Aim of the exercise:
Type out the lines below exactly, pictures excluded.
*** Data for the task ***
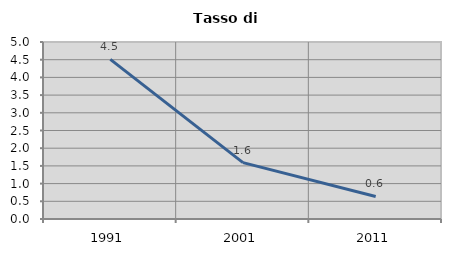
| Category | Tasso di disoccupazione   |
|---|---|
| 1991.0 | 4.509 |
| 2001.0 | 1.592 |
| 2011.0 | 0.638 |
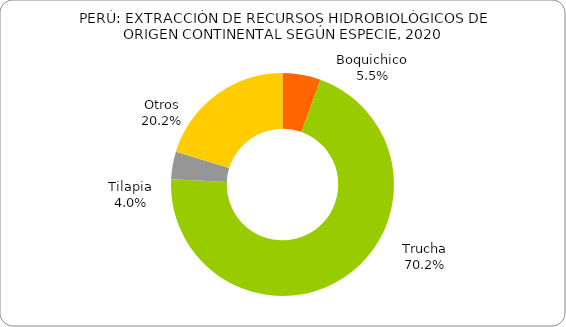
| Category | Series 0 |
|---|---|
| Boquichico | 0.055 |
| Trucha | 0.702 |
| Tilapia | 0.04 |
| Otros | 0.202 |
*** End of Data for the task ***
Exercise output:
| Category | Tasso di disoccupazione   |
|---|---|
| 1991.0 | 4.509 |
| 2001.0 | 1.592 |
| 2011.0 | 0.638 |
| Category | Series 0 |
|---|---|
| Boquichico | 0.055 |
| Trucha | 0.702 |
| Tilapia | 0.04 |
| Otros | 0.202 |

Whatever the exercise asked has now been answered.